"The multiplicity of interpretations to which the Commune has been subjected, and the multiplicity of interests which construed it in their favor, show that it was a thoroughly expansive political form, while all the previous forms of government had been emphatically repressive. Its true secret was this:
[indented for emphasis] "It was essentially a working class government, the product of the struggle of the producing against the appropriating class, the political form at last discovered under which to work out the economical emancipation of labor.
"Except on this last condition, the Communal Constitution would have been an impossibility and a delusion. The political rule of the producer cannot co-exist with the perpetuation of his social slavery. The Commune was therefore to serve as a lever for uprooting the economical foundation upon which rests the existence of classes, and therefore of class rule. With labor emancipated, every man becomes a working man, and productive labor ceases to be a class attribute."

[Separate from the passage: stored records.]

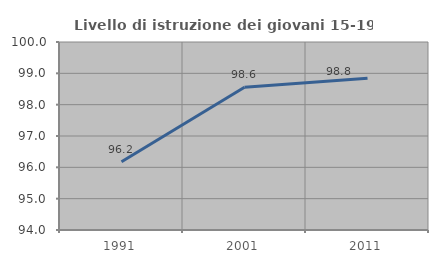
| Category | Livello di istruzione dei giovani 15-19 anni |
|---|---|
| 1991.0 | 96.176 |
| 2001.0 | 98.557 |
| 2011.0 | 98.845 |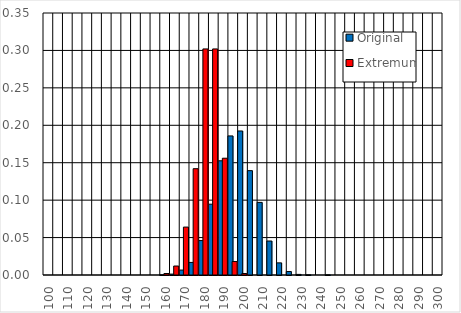
| Category | Original | Extremum |
|---|---|---|
| 100.0 | 0 | 0 |
| 105.0 | 0 | 0 |
| 110.0 | 0 | 0 |
| 115.0 | 0 | 0 |
| 120.0 | 0 | 0 |
| 125.0 | 0 | 0 |
| 130.0 | 0 | 0 |
| 135.0 | 0 | 0 |
| 140.0 | 0 | 0 |
| 145.0 | 0 | 0 |
| 150.0 | 0 | 0 |
| 155.0 | 0 | 0 |
| 160.0 | 0 | 0.002 |
| 165.0 | 0.001 | 0.012 |
| 170.0 | 0.007 | 0.064 |
| 175.0 | 0.017 | 0.142 |
| 180.0 | 0.046 | 0.302 |
| 185.0 | 0.095 | 0.302 |
| 190.0 | 0.153 | 0.156 |
| 195.0 | 0.186 | 0.018 |
| 200.0 | 0.192 | 0.002 |
| 205.0 | 0.139 | 0 |
| 210.0 | 0.097 | 0 |
| 215.0 | 0.045 | 0 |
| 220.0 | 0.016 | 0 |
| 225.0 | 0.005 | 0 |
| 230.0 | 0.001 | 0 |
| 235.0 | 0 | 0 |
| 240.0 | 0 | 0 |
| 245.0 | 0 | 0 |
| 250.0 | 0 | 0 |
| 255.0 | 0 | 0 |
| 260.0 | 0 | 0 |
| 265.0 | 0 | 0 |
| 270.0 | 0 | 0 |
| 275.0 | 0 | 0 |
| 280.0 | 0 | 0 |
| 285.0 | 0 | 0 |
| 290.0 | 0 | 0 |
| 295.0 | 0 | 0 |
| 300.0 | 0 | 0 |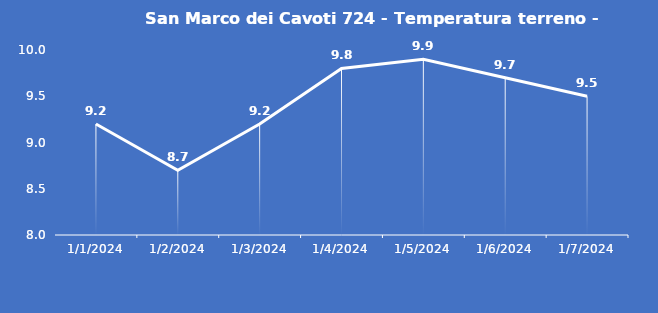
| Category | San Marco dei Cavoti 724 - Temperatura terreno - Grezzo (°C) |
|---|---|
| 1/1/24 | 9.2 |
| 1/2/24 | 8.7 |
| 1/3/24 | 9.2 |
| 1/4/24 | 9.8 |
| 1/5/24 | 9.9 |
| 1/6/24 | 9.7 |
| 1/7/24 | 9.5 |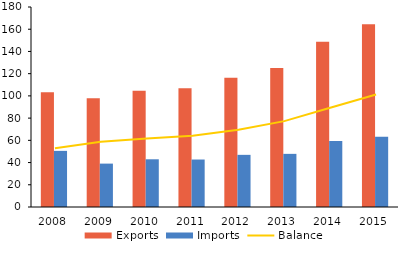
| Category | Exports | Imports |
|---|---|---|
| 2008.0 | 103.365 | 50.516 |
| 2009.0 | 97.77 | 39.052 |
| 2010.0 | 104.696 | 42.941 |
| 2011.0 | 106.9 | 42.728 |
| 2012.0 | 116.388 | 46.936 |
| 2013.0 | 125.103 | 47.828 |
| 2014.0 | 148.625 | 59.33 |
| 2015.0 | 164.462 | 63.286 |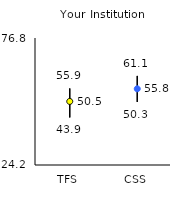
| Category | 25th | 75th | Mean |
|---|---|---|---|
| TFS | 43.9 | 55.9 | 50.53 |
| CSS | 50.3 | 61.1 | 55.76 |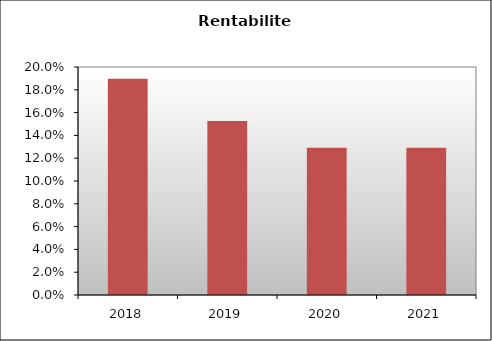
| Category | Series 1 |
|---|---|
| 2018.0 | 0.19 |
| 2019.0 | 0.153 |
| 2020.0 | 0.129 |
| 2021.0 | 0.129 |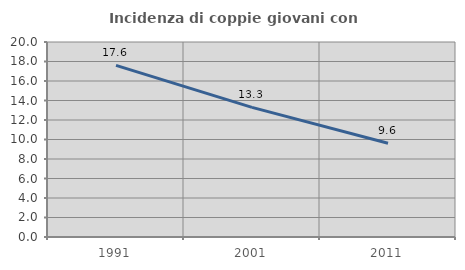
| Category | Incidenza di coppie giovani con figli |
|---|---|
| 1991.0 | 17.605 |
| 2001.0 | 13.297 |
| 2011.0 | 9.62 |

this combines the workers' state with smashing the pre-existing bourgeois state, no?
On 6/27/05, Richard Harris <rhh1 at clara.co.uk> wrote:
> "The Marxist tradition is that we must first conquer the state and use
> it to defend the revolution ..."
>
> _____________________
>
> As far as I'm aware, Marx only ever referred to smashing the state, never to
> the setting up of a 'workers' state' - see The Civil War in France and
> Critical Notes on the Article "The King of Prussia and Social Reform. By a
> Prussian"
>
> These were written years apart but offer the same account of the state.
>
...
> Am I wrong?
>
> Richard
> Canterbury, Kent.
-- Jim Devine "Segui il tuo corso, e lascia dir le genti." (Go your own way and let people talk.) -- Karl, paraphrasing Dante.